Soljenitsin 1968’de bilim adamları ve aydınların tutulduğu Lyubyanka hapishanesinin araştırma enstitüsünde matematikçi olarak çalıştığı yıllardaki anılarına dayanarak İlk Çember adlı eserini yazdı. Eserdeki bilimsel ekibin içindeki mahkûmların tamamını mühendis, filolog, matematikçi, teknisyenlerden oluşturdu. İnsanın özgürlük duygusunu her durumda yaşayabileceğini, özgürlüğün birey için anlamını ele aldı. Rusya’da yaşanan olayların başlangıç aşamasını olduğunu ve ileride yaşanacakların cehennemin üst basamaklarına geçiş kadar ürkütücü olacağının uyarısını yaptı.

1950’lerin ortalarında Taşkent’te hastanede gördüğü kanser tedavisi sırasındaki anılarından yola çıkarak yazdığı Kanser Koğuşu isimli romanını 1968’de yayımlattı. Kendisi gibi çalışma kampından yeni çıkmış bir mahkûmun hastanede geçen günlerini anlattı. Hastane ortamında özgür ve özgür olmayan hastaların birlikteliğinden bahsetti. 

1971’de, I. Dünya Savaşı’nda Almanlar ile Sovyetler Birliği ordusunun karşı karşıya geldiği Tannenberg Savaşı’nda, Alman birliklerinin ezici zaferini anlatan Ağustos 1914 isimli tarihî bir roman kaleme aldı. Romanda dolaylı bir şekilde Çarlık rejimini çöküşe götüren politikanın zayıf yönlerini ortaya koydu. 

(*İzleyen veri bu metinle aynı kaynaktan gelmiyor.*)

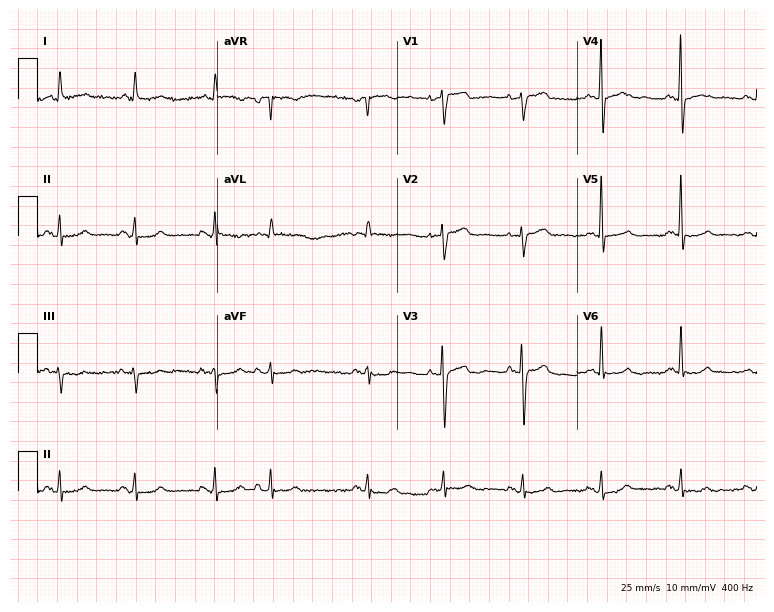
Electrocardiogram (7.3-second recording at 400 Hz), a woman, 80 years old. Of the six screened findings (first-degree AV block, right bundle branch block (RBBB), left bundle branch block (LBBB), sinus bradycardia, atrial fibrillation (AF), sinus tachycardia), none is recorded. Only these six findings were labelled.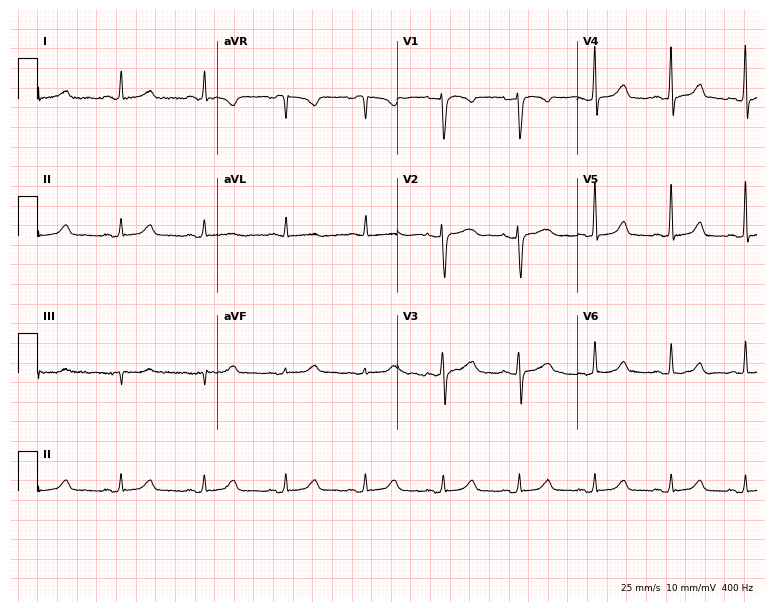
12-lead ECG from a 48-year-old female (7.3-second recording at 400 Hz). Recorded interpretation: within normal limits.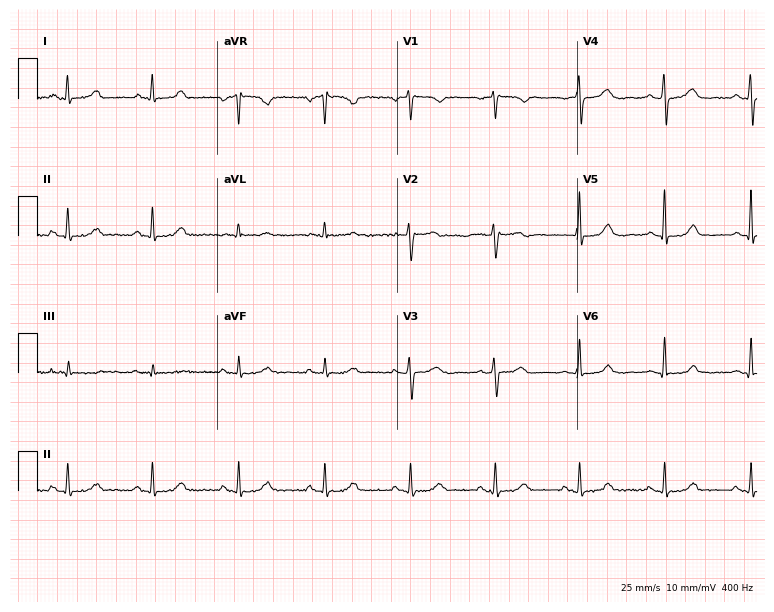
12-lead ECG from a 62-year-old female. Recorded interpretation: within normal limits.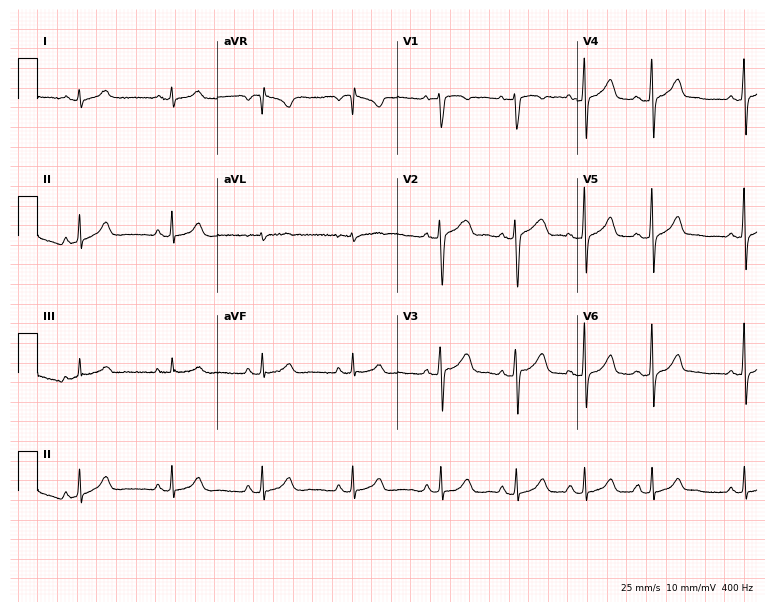
Resting 12-lead electrocardiogram (7.3-second recording at 400 Hz). Patient: a woman, 27 years old. None of these six findings is recorded: first-degree AV block, right bundle branch block (RBBB), left bundle branch block (LBBB), sinus bradycardia, atrial fibrillation (AF), sinus tachycardia.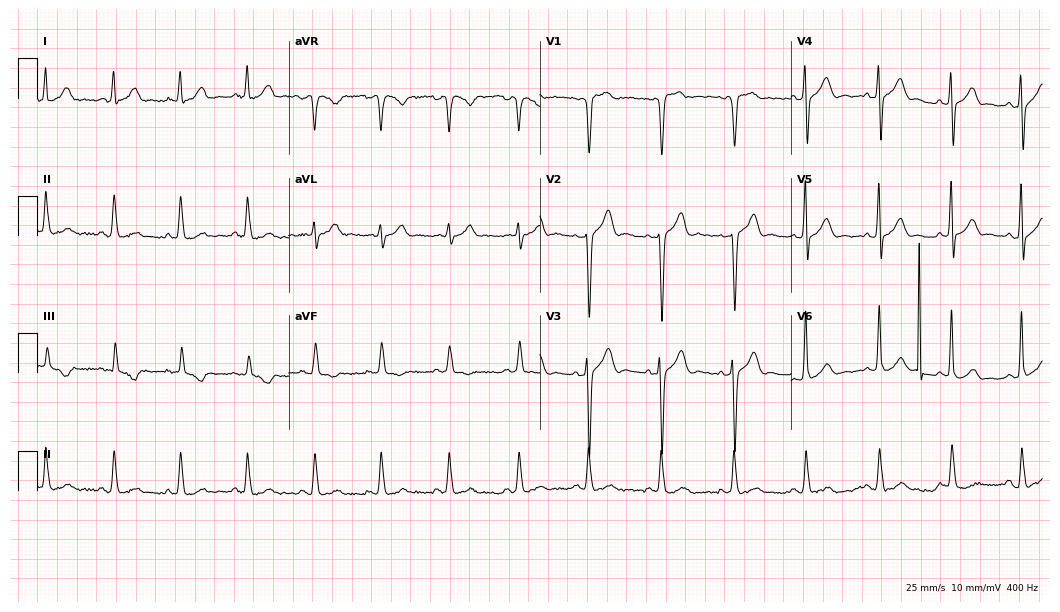
12-lead ECG from a 44-year-old male. Recorded interpretation: within normal limits.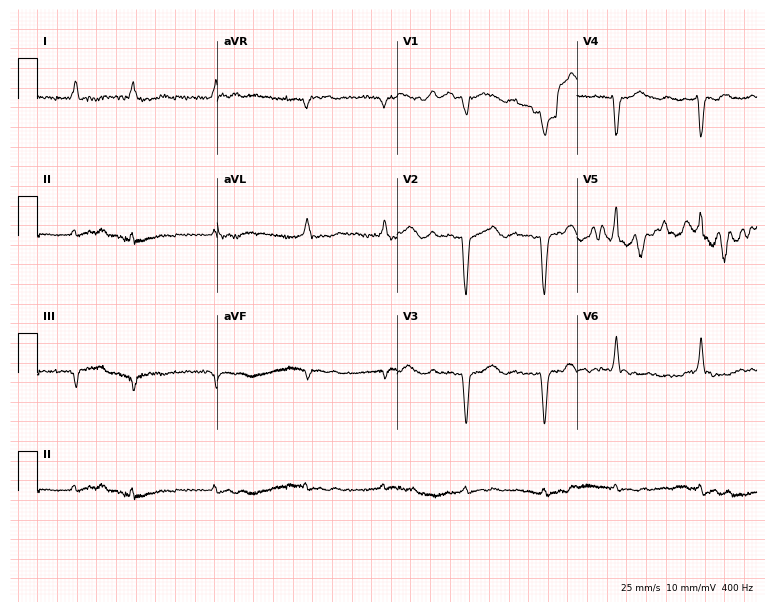
12-lead ECG from an 83-year-old female (7.3-second recording at 400 Hz). No first-degree AV block, right bundle branch block, left bundle branch block, sinus bradycardia, atrial fibrillation or sinus tachycardia recorded for this tracing. Other findings, if any, are not listed.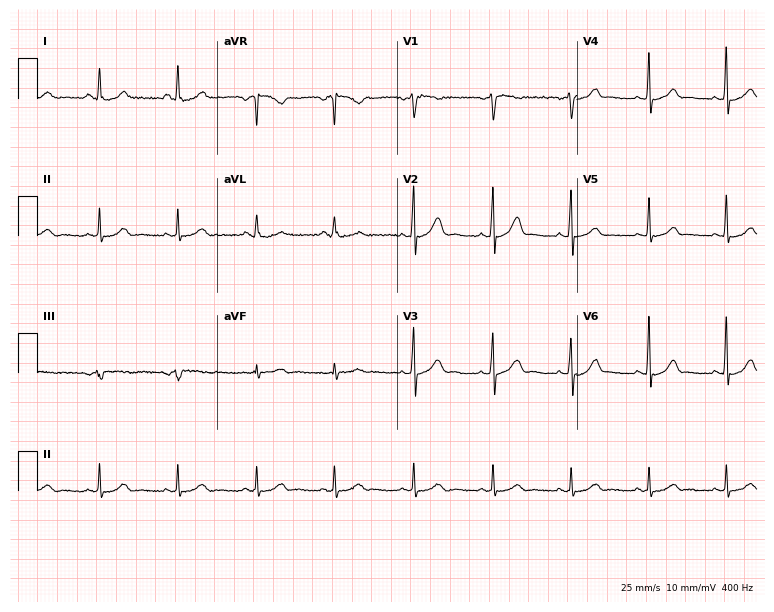
12-lead ECG from a 43-year-old female. Labelled as a normal ECG.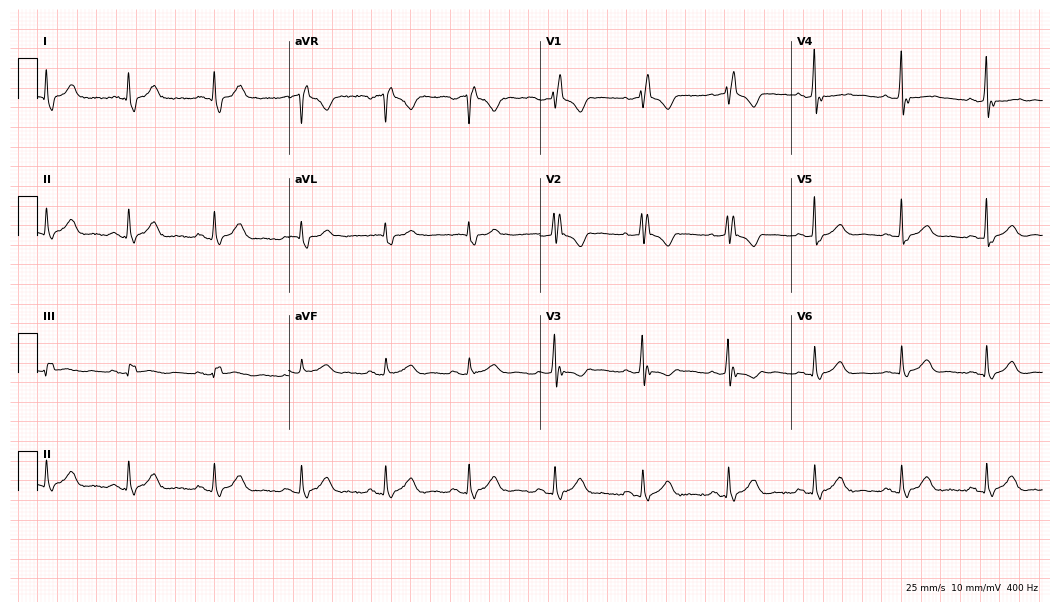
Standard 12-lead ECG recorded from a woman, 60 years old. None of these six findings is recorded: first-degree AV block, right bundle branch block, left bundle branch block, sinus bradycardia, atrial fibrillation, sinus tachycardia.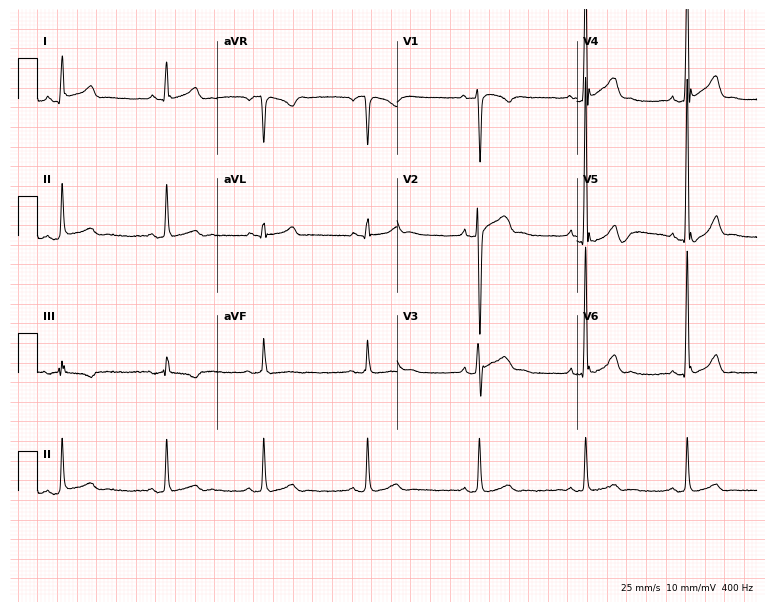
ECG (7.3-second recording at 400 Hz) — a 40-year-old male. Labelled as a normal ECG.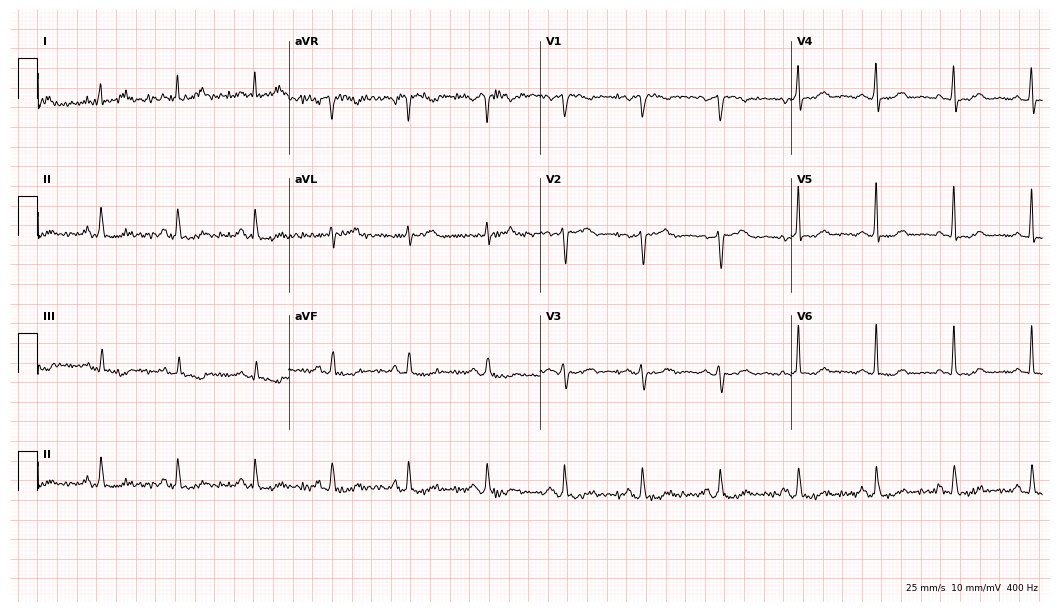
12-lead ECG from a female, 50 years old (10.2-second recording at 400 Hz). No first-degree AV block, right bundle branch block (RBBB), left bundle branch block (LBBB), sinus bradycardia, atrial fibrillation (AF) or sinus tachycardia recorded for this tracing. Other findings, if any, are not listed.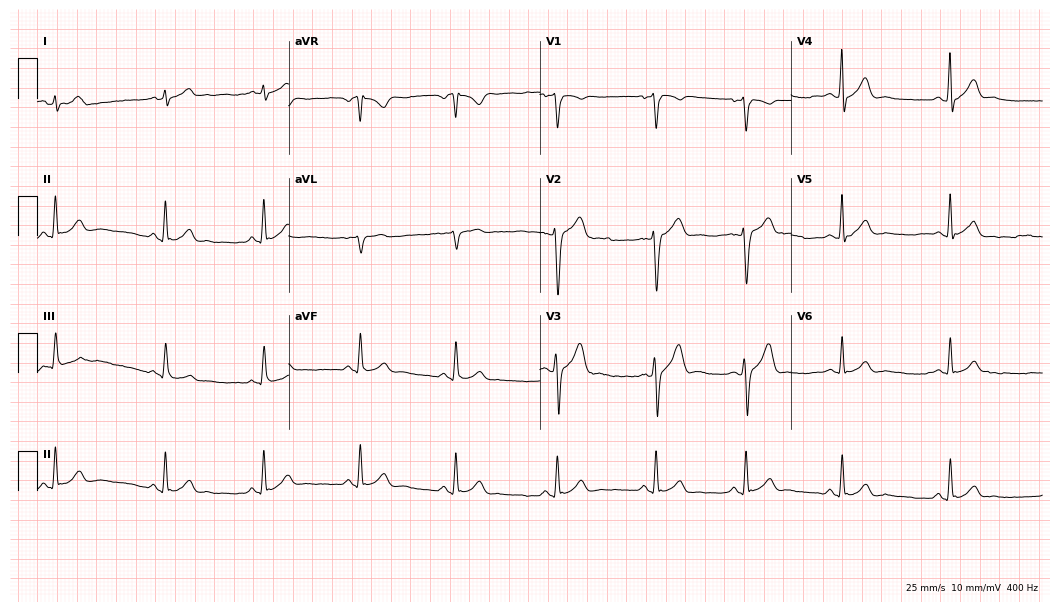
12-lead ECG (10.2-second recording at 400 Hz) from a male patient, 34 years old. Labelled as a normal ECG.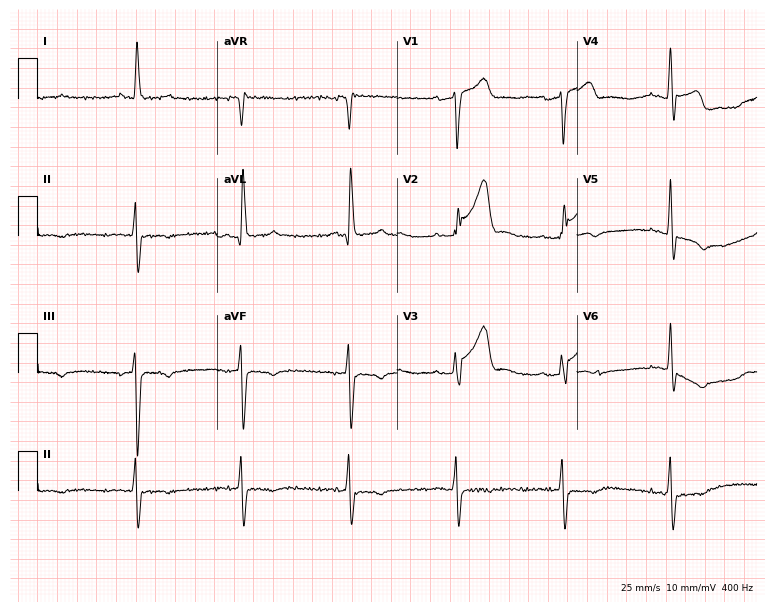
Standard 12-lead ECG recorded from a 76-year-old male patient (7.3-second recording at 400 Hz). None of these six findings is recorded: first-degree AV block, right bundle branch block (RBBB), left bundle branch block (LBBB), sinus bradycardia, atrial fibrillation (AF), sinus tachycardia.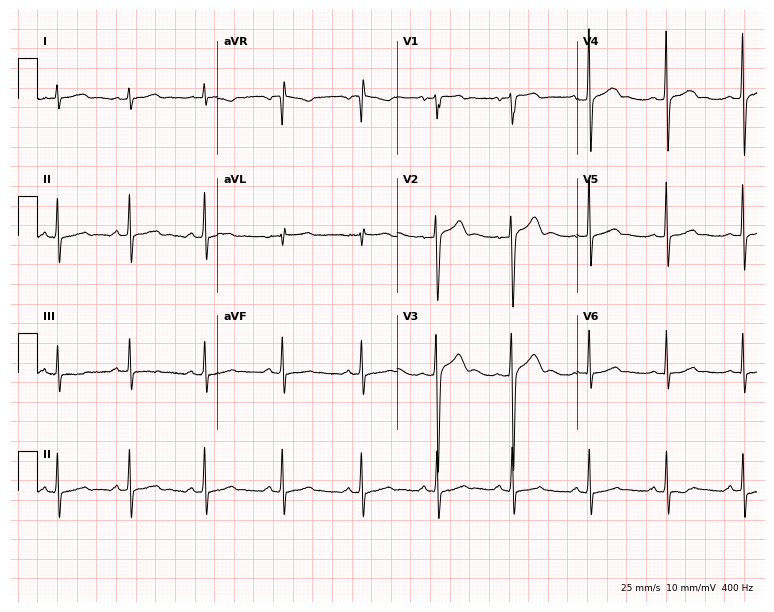
12-lead ECG from a 26-year-old male patient (7.3-second recording at 400 Hz). Recorded interpretation: within normal limits.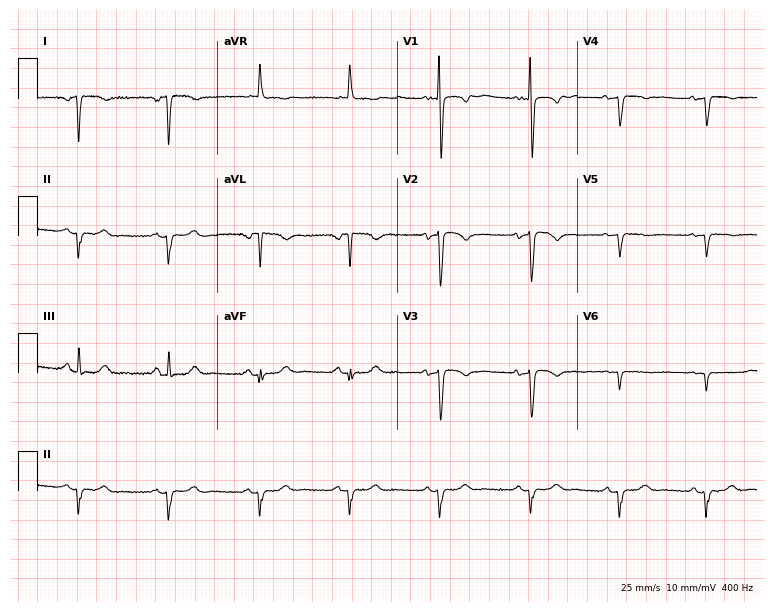
ECG — a female patient, 74 years old. Screened for six findings — first-degree AV block, right bundle branch block (RBBB), left bundle branch block (LBBB), sinus bradycardia, atrial fibrillation (AF), sinus tachycardia — none is recorded.

1975’te Sovyetler Birliği’ndeki yazınsal yaşamı incelediği Meşe Ağacı ve Buzağı (The Oak and the Calf) isimli eserini kaleme aldı. Eserinde yaşlı meşe ağacı (SSCB) ve büyüyünce onun için boynuz darbeleri ile tehlike oluşturacak bir buzağı (SSCB’deki sistem karşıtı yazarlar) metaforlarını kullandı. Meşe Ağacı ve Buzağı’nda SSCB’nin bir gün entelektüel yazarların eserlerinin etkileriyle dağılacağının sinyallerini verdi.